Fracturing/pressure pumping

Seeking Big Oil Production Gains By Fracturing With Microproppant

Early testing suggests that grains of proppant so small they need to be measured in microns can add production by slowing the notoriously rapid declines in unconventional wells.

This series of increasingly magnified images of micron-scale proppant from Halliburton shows the spheres on the flat surface of a core that had been split in half. The diameter of the grains is 1–130 microns with most in the 20–30 range. The core is subjected to stresses that simulate reservoir conditions in order to see how much permeability is created by the bumps and ridges formed by clusters of particulate.
Source: Halliburton.

The challenge of selling microproppant was obvious when the first question asked after a recent presentation was: “I thought 100 mesh [fine proppant] was dust.
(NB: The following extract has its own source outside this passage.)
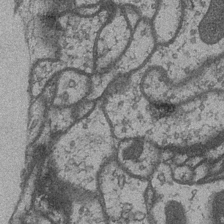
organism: Drosophila
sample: Optic medulla

So what is microproppant?”

Rather than repeat the explanation in his talk, the speaker James Calvin, a technical sales advisor at Halliburton, responded, “It is even finer.”

The exchange drew a laugh from the audience at this year’s SPE Hydraulic Fracturing Technology Conference and Exhibition in January, which had heard him explain that proppant that is a fraction of the size of the smallest now used—about 300 mesh—may be able to significantly increase production by holding open fractures that cannot be reached by widely used grains of sand or ceramic.

The question suggests that it is still hard for experts in this field to conceive of how particles whose size is typically measured in microns could offer meaningful benefits. And even among those who see value, there are conflicting theories about what it does in the ground.

At this stage the only company reporting results is Halliburton, which pumps microproppant as part of its MicroScout service. “Field results for MicroScout have shown a positive uplift of production in most of the wells that we have field trialed,” said Philip Nguyen, the chief technical advisor for Halliburton’s production enhancement line. “To be frank, there are lots of unknowns with the application of microproppant as we are only beginning to scratch the surface of using this material in shales.”

That paper (SPE 184863) and others from Halliburton dating back to 2015 offer examples of wells with double-digit production gains when a relatively small volume of these particles are pumped early in each stage, and can reduce the treating pressure required while pumping a job.

“We have seen about a 15% uplift in production over 12-month time frame,” said Mark Parker, technology manager for the Mid-Continent area at Halliburton, which includes the South Central Oklahoma Oil Province (SCOOP) in Oklahoma, where it has been used on nearly 20 wells.

In the Permian Basin, gains have ranged from 15% to 30% where this has been pumped during the early part of each stage. “Theoretically, you are getting secondary fractures [propped] and getting added flow from reservoir to the well,” said Dean Prather, area technology manager for Halliburton’s production enhancement business line.

In a sense this is the logical next step. Over time operators have slowly embraced the idea that using higher percentages of 100-mesh sand to prop early in the job can open smaller fractures and reduce the required pressure needed to treat stages.

A chart showing how three wells treated with microproppant produced, compared with the other wells on the three pads studied, showed a growing gap over time. Source: Halliburton.


Calvin described the production gain by saying: “We placed it in the secondary fracture network and it can go where 100 mesh cannot go. It can keep the secondary fracture network open through production and help minimize the production loss.”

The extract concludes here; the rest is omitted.